- 8079 Thompson Road Holland Patent, New York United States

Information
- Type: Public
- Motto: Committed to Excellence
- School district: Holland Patent Central School District
- Principal: Aidyn Mosher
- Teaching staff: 39.58 (FTE)
- Grades: 9 to 12
- Enrollment: 405 (2023-2024)
- Student to teacher ratio: 10.23
- Colors: Purple and gold
- Athletics conference: Center State Conference
- Mascot: The Golden Knight
- Nickname: Harvard on the Hill
- Team name: Golden Knights
- Website: Web Site

= Holland Patent High School =

Holland Patent High School is a U.S. high school located in Holland Patent, New York, a village in Oneida County, central New York State, about 12 mi northwest of Utica and 10 mi east of Rome. The area served by the school is primarily a residential bedroom community for several small-to medium-sized cities, including Utica, Rome, and Syracuse.

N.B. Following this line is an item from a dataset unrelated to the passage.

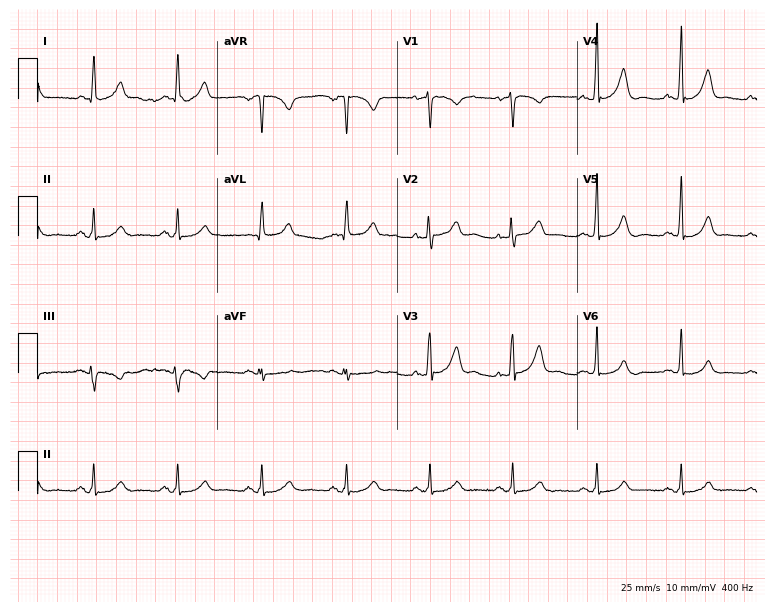
ECG — a female patient, 59 years old. Labelled as a normal ECG.

460 students were enrolled in the school as of the 2018–19 school year, with the senior class having 121 members. The average class size is 23. The current principal is Aidyn Mosher As of October 2018, there were 41 teaching staff.

==Academics==

Seven advanced placement courses (Biology, Calculus, English Language and Composition, Government, Music Theory, US History, World History) and are offered in addition to the usual high school curriculum. Holland Patent offers an array of dual-credit classes with Mohawk Valley Community College and two writing courses with Syracuse University Project Advance. The school has an average SAT score of 1094, and an average ACT score of 24. The SAT score is in the 68th percentile, nationally, while the school's ACT composite score is in the 74th percentile, nationally. 72% of the Class of 2018 went on to continue their education. 38% went on to 4-year colleges, 30% went on to 2-year colleges, 2% went on to trade schools, and 2% joined the military.

==Sports==
In addition to excellence in the classroom, Holland Patent has a particularly successful sports program. The athletics program at Holland Patent offers 14 boys' sports and 13 girls' sports. The fall 2018 season brought particular success to the Golden Knights. Holland Patent Football captured their first sectional title in 29 years, in addition to their first league title since 1997. Holland Patent Girls' Soccer won their first sectional title, and advanced to the championship match in the NYSPHSAA state tournament, ousting state ranked No. 2 Academy of the Holy Names in a raucous game that resulted in several yellow cards being handed to both teams, a red card to a player from the Academy of the Holy Names, and one parent ejection for screaming obscenities at a ref. The Holland Patent Field Hockey Team (HOPAFIHO) defended their 2017 sectional title. The Holland Patent Lady Aqua Knights (Girls' swim and dive), under the leadership of coach Mark Celecki, finished 2nd at sectionals and sent a slew of teammates to state qualifiers. The boys tennis team proved to be strong in the spring season with an easy victory over undefeated Cooperstown (69-0).

In addition to sports, the school offers a co-ed cheer squad for the fall/winter seasons and many arts programs, including music and drama studies.